Everyone from the retreat.

A Taste of the East

Right now I am quite literally like the father of John the baptist before his birth when it comes to online communication. Do not be suprised at the sudden shift in focus. The reasons for this will come later.

...

India is an amazing place! After being here a week now, I am still six days behind in taking all of this in. I have learned more in this week than any other week or month in my entire life. There is so much, but my heart is so slow in taking it in... no it is caliced. I hope that it will open up to engulf the lives that these people live that are so different from my own. Here are some of my thoughts (the most precious I cannot share, later I will)

A tractor driving slowly down the street in the seering heat pulling a widetrailer carrying large sticks. On these sticks sit three boys, silently. Their days work is light, they pay too is even lighter. What do they talk about together, what do they think? Their lives are so simple!

The mountians, these foothills of the Himilayas are covered in green providing a relief to the furnace outside. Our pine trees are neatly stacked on our mountins, a uniform canvas. But here the hills are very steep and the trees on the tops of the mountains stretch so much higher and their trunks are exposed well above the hilltop. These are things I have only seen before in my dreams.

A people so different so exotic. Some speak sixteen languages, others usually three or four. Every 60 kilometers a new language and new region and new culture. The road system is the very embodyment of choas, yet it is more efficient than the streets of California. One god blends into the next, and the western gods too, the heralds of materialism, they too have entered the sythesis.

A small temple stands next to a large factory. In a village, the temple is the pinnacle. The huts and homes bow down. But in many places here, the greater diety, Progress has assumed a throne, raising the earth and calling many forth into the hectic lifestyle we know in the west. Others choose to sell watermelons in the shade by the street all day.

Again, I apologize for the obscurity, you will find out soon why. I miss everyone so much. I have so much to share. I hope all your lives are going well, and your summer is not fleeting into obscurity, but you are finding deep satisfaction in Living Water.

Mike Burbidge
Friday, June 09, 2006

What Have I?

I am about to embark on the second scariest thing of my life...

Six days from now, I will be ****.

Now I ask this: what does a twenty-one year old male southern California philosophy major, trained in western thought and lifestyle, raised in suburbia and economic prosperity have to offer these women? I remind you again that I am a guy!

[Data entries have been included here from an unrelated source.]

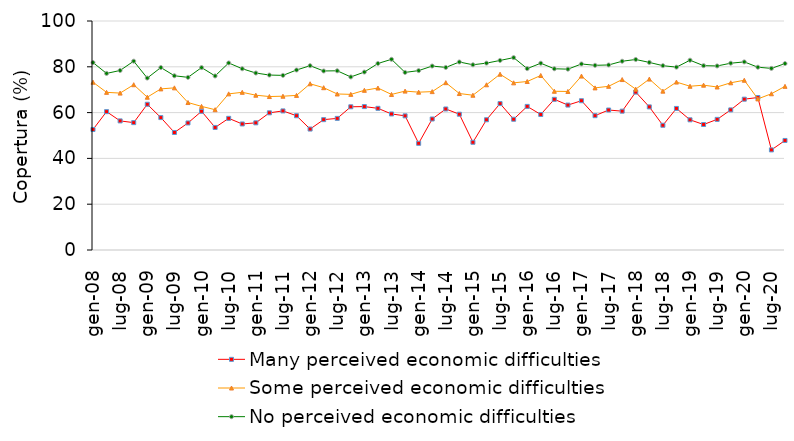
| Category | Many perceived economic difficulties | Some perceived economic difficulties | No perceived economic difficulties |
|---|---|---|---|
| gen-08 | 52.627 | 73.267 | 81.852 |
| apr-08 | 60.422 | 68.842 | 77.103 |
| lug-08 | 56.375 | 68.52 | 78.405 |
| ott-08 | 55.617 | 72.181 | 82.46 |
| gen-09 | 63.637 | 66.727 | 75.082 |
| apr-09 | 57.822 | 70.352 | 79.683 |
| lug-09 | 51.315 | 70.81 | 76.085 |
| ott-09 | 55.477 | 64.401 | 75.39 |
| gen-10 | 60.567 | 62.717 | 79.662 |
| apr-10 | 53.512 | 61.262 | 76.013 |
| lug-10 | 57.495 | 68.18 | 81.675 |
| ott-10 | 55.037 | 68.861 | 79.15 |
| gen-11 | 55.527 | 67.597 | 77.282 |
| apr-11 | 59.902 | 67.012 | 76.393 |
| lug-11 | 60.735 | 67.16 | 76.255 |
| ott-11 | 58.627 | 67.521 | 78.6 |
| gen-12 | 52.817 | 72.587 | 80.482 |
| apr-12 | 56.922 | 70.872 | 78.173 |
| lug-12 | 57.475 | 68.13 | 78.255 |
| ott-12 | 62.537 | 67.961 | 75.57 |
| gen-13 | 62.627 | 69.727 | 77.702 |
| apr-13 | 61.862 | 70.732 | 81.453 |
| lug-13 | 59.405 | 67.93 | 83.265 |
| ott-13 | 58.587 | 69.391 | 77.54 |
| gen-14 | 46.587 | 68.927 | 78.342 |
| apr-14 | 57.212 | 69.162 | 80.333 |
| lug-14 | 61.585 | 73.07 | 79.725 |
| ott-14 | 59.297 | 68.331 | 82.1 |
| gen-15 | 47.047 | 67.587 | 80.882 |
| apr-15 | 56.872 | 72.142 | 81.603 |
| lug-15 | 63.935 | 76.77 | 82.775 |
| ott-15 | 57.097 | 73.001 | 84.01 |
| gen-16 | 62.707 | 73.577 | 79.212 |
| apr-16 | 59.172 | 76.212 | 81.553 |
| lug-16 | 65.805 | 69.31 | 79.145 |
| ott-16 | 63.287 | 69.231 | 78.97 |
| gen-17 | 65.187 | 75.947 | 81.242 |
| apr-17 | 58.662 | 70.792 | 80.643 |
| lug-17 | 61.125 | 71.48 | 80.805 |
| ott-17 | 60.627 | 74.431 | 82.43 |
| gen-18 | 68.957 | 70.237 | 83.192 |
| apr-18 | 62.492 | 74.632 | 81.913 |
| lug-18 | 54.465 | 69.37 | 80.495 |
| ott-18 | 61.817 | 73.331 | 79.85 |
| gen-19 | 56.847 | 71.507 | 82.872 |
| apr-19 | 54.802 | 71.982 | 80.493 |
| lug-19 | 57.045 | 71.18 | 80.375 |
| ott-19 | 61.177 | 73.021 | 81.57 |
| gen-20 | 65.857 | 74.127 | 82.142 |
| apr-20 | 66.582 | 65.982 | 79.823 |
| lug-20 | 43.715 | 68.23 | 79.305 |
| ott-20 | 47.837 | 71.471 | 81.41 |

And these women, who are they? Many likely to be older than I, raised in India which defies description, land of 300 million gods, where the urban and the rural are in flux and poverty is rampant.

And what deep experience of life and suffering these women must have! How can my words speak to their soul, what can I say that will be of any service to them? I who am young and inexperienced, they who have much in experience in life and perseverance...what have I to offer? ... Nothing.

Yet ****, the missionary we have come to serve, has Anthony and I coming to speak of God to these women. It might be easy at this point to ask "what was she thinking!?"

But it is not us. The words we say, if not built upon the words of God which have sustained millions to this day, though they be stories of the ancient world. The story of His Son, who imparted peace, love, and reconciliation with God to this woeful world. The words of this God in flesh, Jesus Christ who offered Himself up for us all, these words, O these words can do something for anyone's soul!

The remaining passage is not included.